The BIG-IP® system is capable of processing traffic using a combination of Layer 2 and Layer 3 forwarding, that is, switching and IP routing. When you set the transparency mode, you specify the type of forwarding that the BIG-IP system performs when forwarding a message to a host in a VLAN. The default setting is Translucent, which means that the BIG-IP system uses a mix of Layer 2 and Layer 3 processing. The allowed values are:
When you enable the traffic bridging option, you are instructing the VLAN group to forward all non-IP traffic. Note that IP traffic is bridged by default. The default value for this setting is disabled (unchecked).
When enabled, the Bridge in Standby setting ensures that the VLAN group can forward packets when the system is the standby device of a redundant system configuration. Note that this setting applies to non-IP and non-ARP frames only, such as Bridge Protocol Data Units (BPDUs).
This setting is designed for deployments in which the VLAN group is defined on a redundant system. You can use the Bridge in Standby setting in transparent or translucent modes, or in opaque mode when the global variable Failover.Standby.LinkDownTime is set to 0.
The Migration Keepalive setting for a VLAN group, when enabled, instructs the BIG-IP® system to send keepalive frames (that is, TCP keepalives and empty UDP packets, depending on the connection type) when a node is moved from one VLAN group member to another VLAN group member for all existing BIG-IP connections to that node.
A host in a VLAN cannot normally communicate to a host in another VLAN. This rule applies to ARP requests as well. However, if you put the VLANs into a single VLAN group, the BIG-IP® system can perform a proxied ARP request.
A proxied ARP request is an ARP request that the BIG-IP system can send, on behalf of a host in a VLAN, to hosts in another VLAN. A proxied ARP request requires that both VLANs belong to the same VLAN group.
In some cases, you might not want a host to forward proxied ARP requests to a specific host, or to other hosts in the configuration. To exclude specific hosts from receiving forwarded proxied ARP requests, you use the BIG-IP Configuration utility and specify the IP addresses that you want to exclude.
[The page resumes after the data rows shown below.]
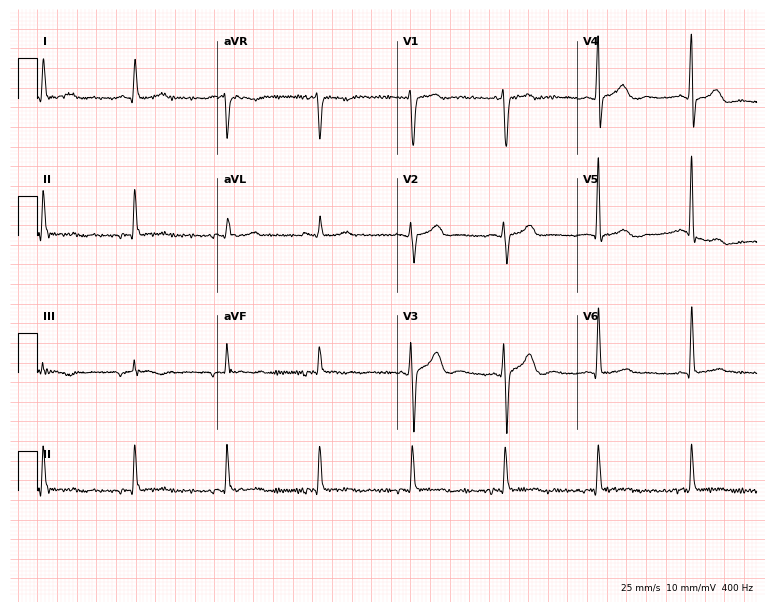
ECG (7.3-second recording at 400 Hz) — a male, 54 years old. Screened for six findings — first-degree AV block, right bundle branch block, left bundle branch block, sinus bradycardia, atrial fibrillation, sinus tachycardia — none is recorded. Findings outside these six are not listed.
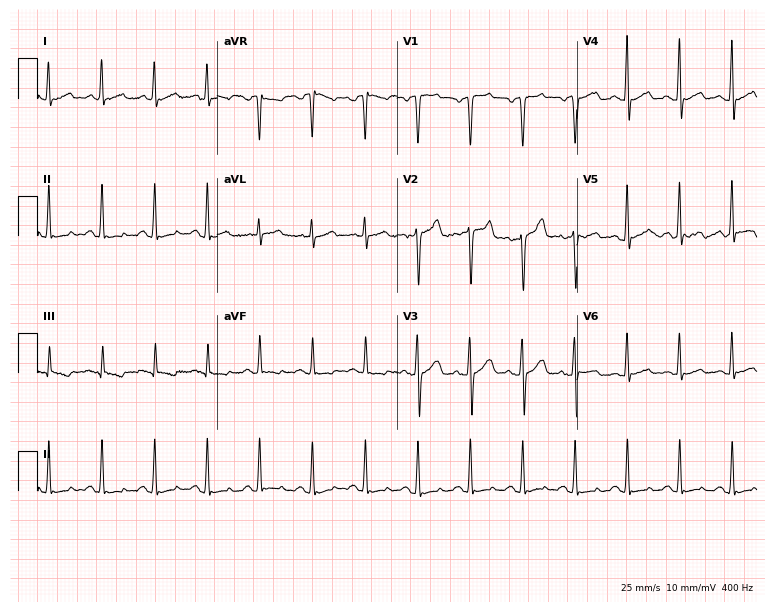
12-lead ECG from a 51-year-old man. Findings include sinus tachycardia (a sinus rate of 100 beats per minute or more).
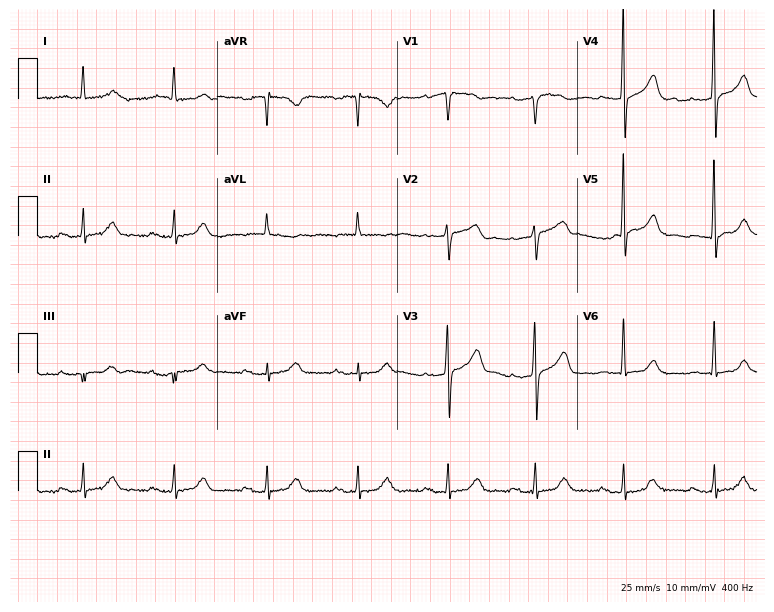
Electrocardiogram (7.3-second recording at 400 Hz), an 81-year-old male. Overall reading on record: normal ECG.
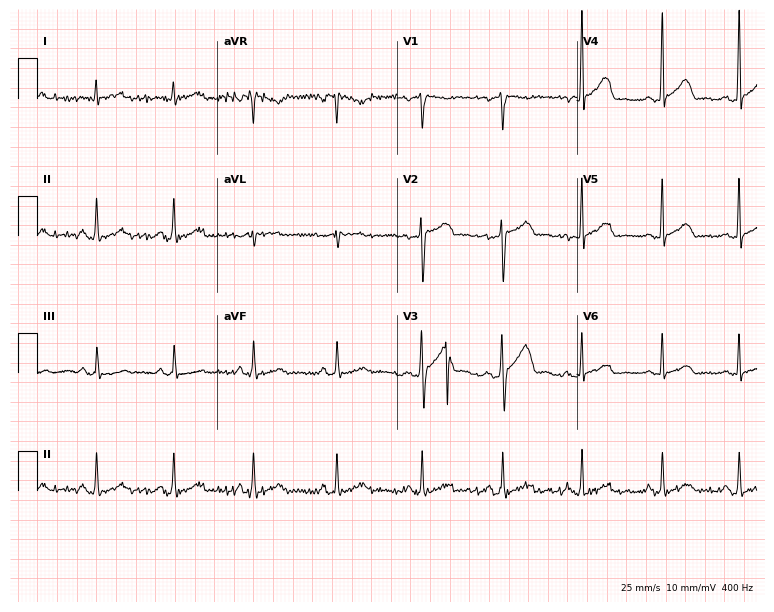
12-lead ECG from a male patient, 43 years old. Recorded interpretation: within normal limits.
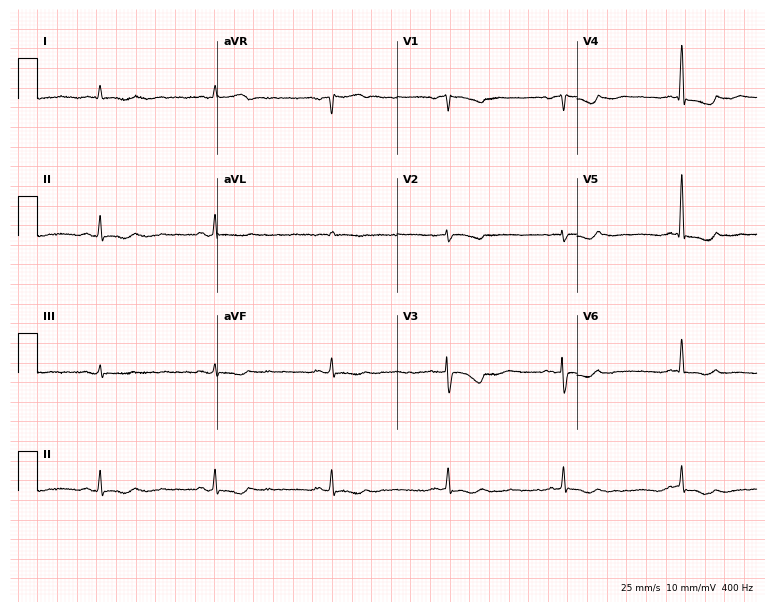
Electrocardiogram, a 71-year-old male patient. Of the six screened findings (first-degree AV block, right bundle branch block, left bundle branch block, sinus bradycardia, atrial fibrillation, sinus tachycardia), none is recorded. Findings outside these six are not listed.
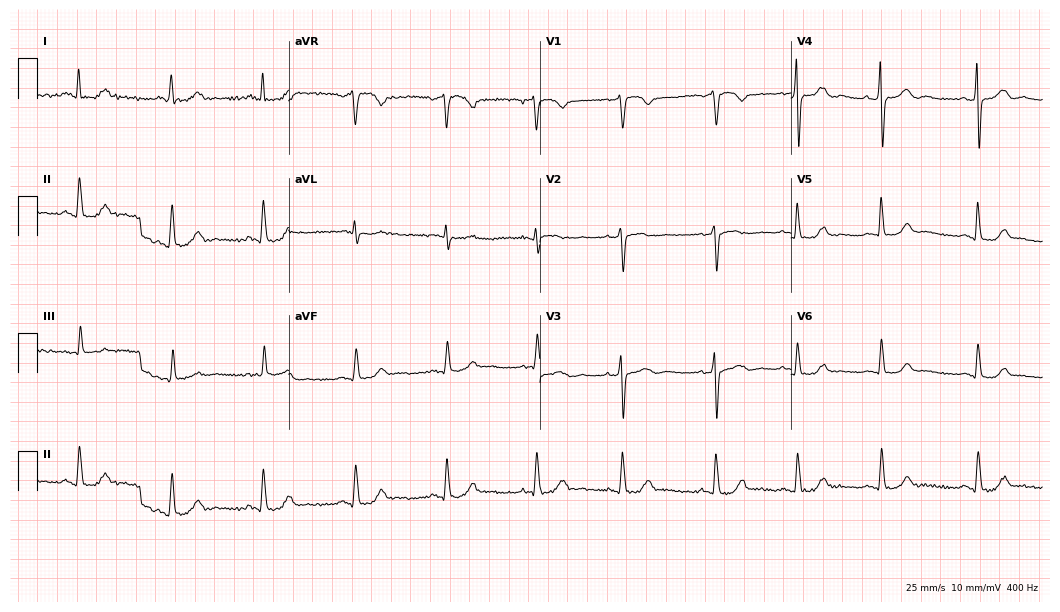
ECG (10.2-second recording at 400 Hz) — a woman, 63 years old. Labelled as a normal ECG.
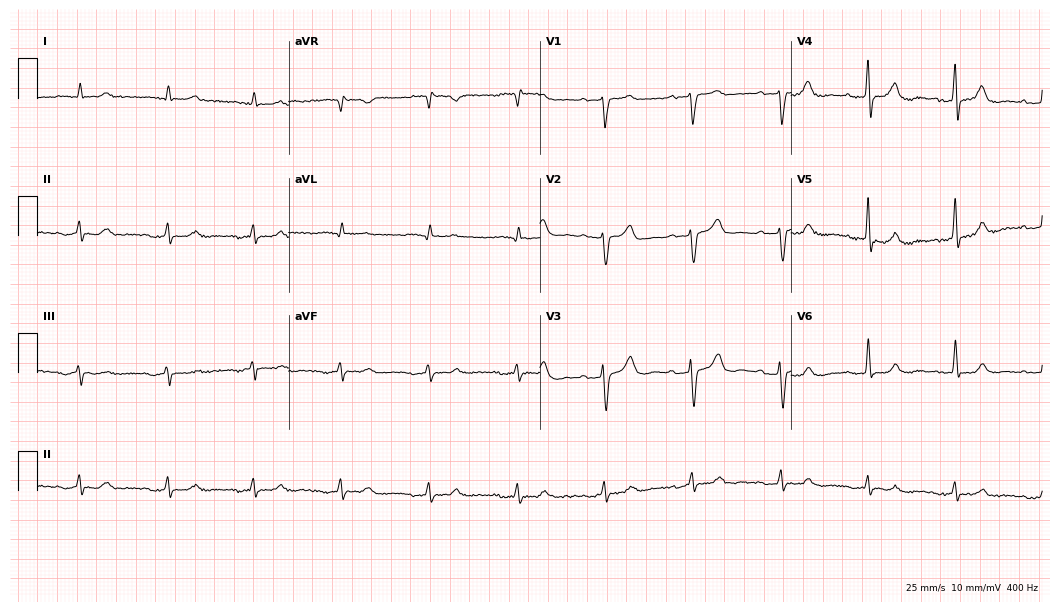
12-lead ECG (10.2-second recording at 400 Hz) from an 82-year-old male patient. Screened for six findings — first-degree AV block, right bundle branch block, left bundle branch block, sinus bradycardia, atrial fibrillation, sinus tachycardia — none is recorded. Other findings, if any, are not listed.
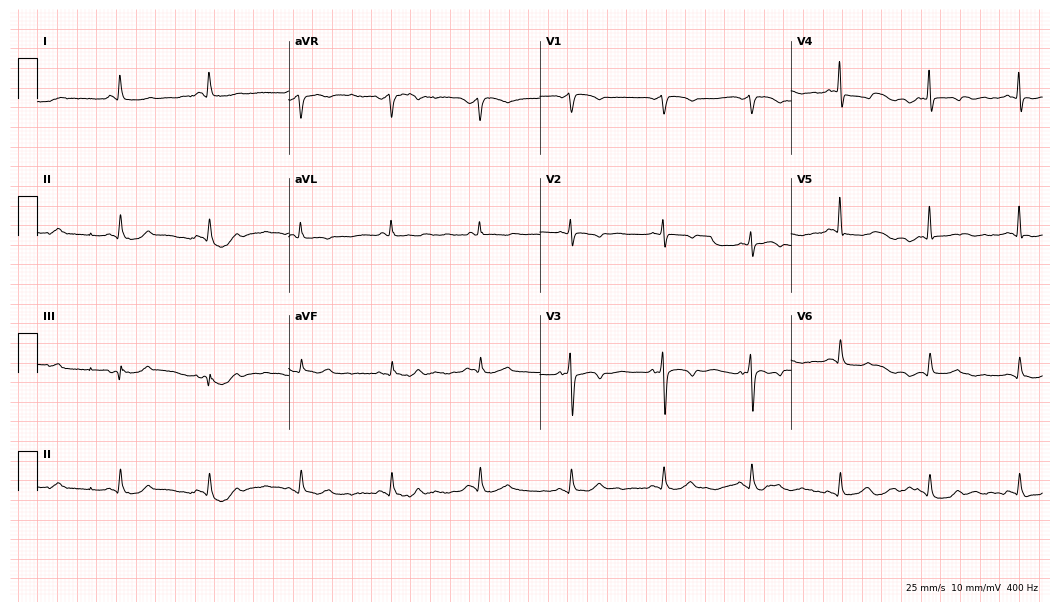
Standard 12-lead ECG recorded from a female, 72 years old (10.2-second recording at 400 Hz). None of these six findings is recorded: first-degree AV block, right bundle branch block, left bundle branch block, sinus bradycardia, atrial fibrillation, sinus tachycardia.
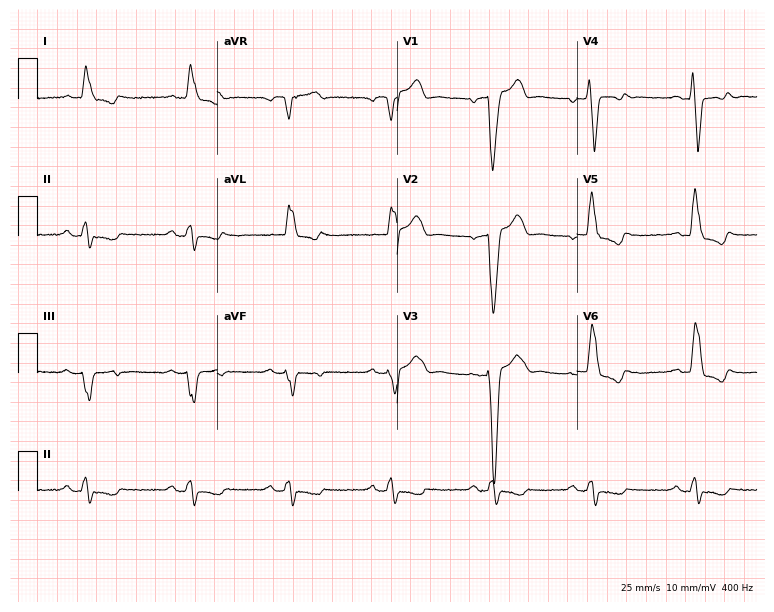
Standard 12-lead ECG recorded from an 83-year-old male. None of these six findings is recorded: first-degree AV block, right bundle branch block, left bundle branch block, sinus bradycardia, atrial fibrillation, sinus tachycardia. Only these six findings were labelled.
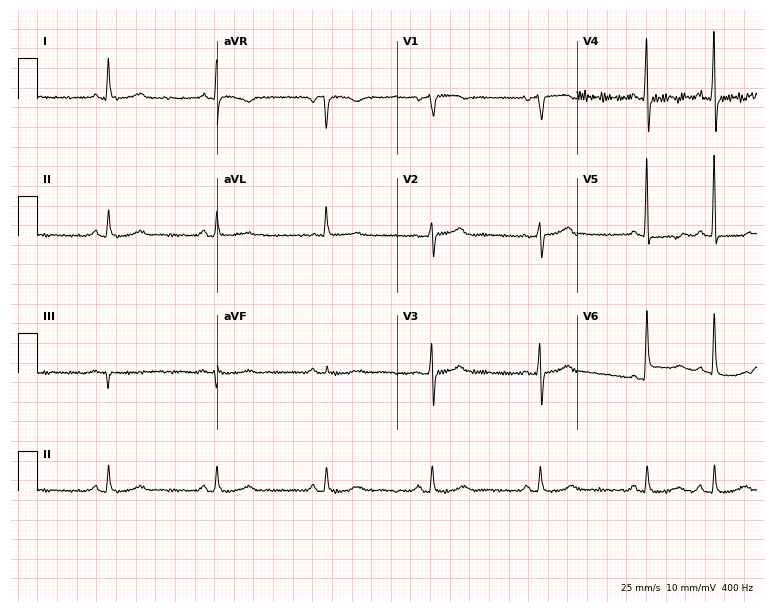
12-lead ECG from a 71-year-old female patient. Screened for six findings — first-degree AV block, right bundle branch block, left bundle branch block, sinus bradycardia, atrial fibrillation, sinus tachycardia — none is recorded. Findings outside these six are not listed.
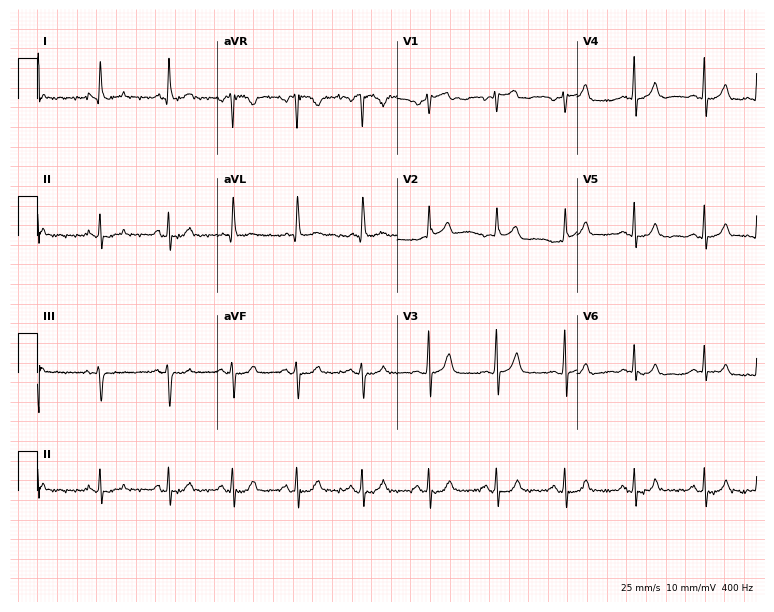
Electrocardiogram (7.3-second recording at 400 Hz), a female patient, 61 years old. Overall reading on record: normal ECG.

|Transparent||The MAC addresses of remote systems are exposed in Layer 2 traffic forwarding.|
|Translucent||Similar to Transparent mode, except the locally-unique bit is set in the MAC addresses of remote systems.|
|Opaque||The system uses proxy ARP with Layer 3 forwarding, so the MAC addresses of remote systems are not exposed.|
You can configure Virtual eXtended LAN (VXLAN) on a BIG-IP® system to enable a physical VLAN to communicate with virtual machines (VMs) in a virtual network.
The VXLAN gateway
When you configure a BIG-IP system as an L2 VXLAN gateway, the BIG-IP system joins the configured multicast group, and can forward both unicast and multicast or broadcast frames on the virtual network. The BIG-IP system learns about MAC address and VTEP associations dynamically, thus avoiding unnecessary transmission of multicast traffic.
Multiple VXLAN tunnels
In a VMware vSphere 5.1 environment, you can configure VXLAN without knowing all the remote tunnel endpoints. The BIG-IP® system uses multicast flooding to learn unknown and broadcast frames. VXLAN can extend the virtual network across a set of hypervisors, providing L2 connectivity among the hosted virtual machines (VMs). Each hypervisor represents a VXLAN tunnel endpoint (VTEP). In this environment, you can configure a BIG-IP system as an L2 VXLAN gateway device to terminate the VXLAN tunnel and forward traffic to and from a physical network.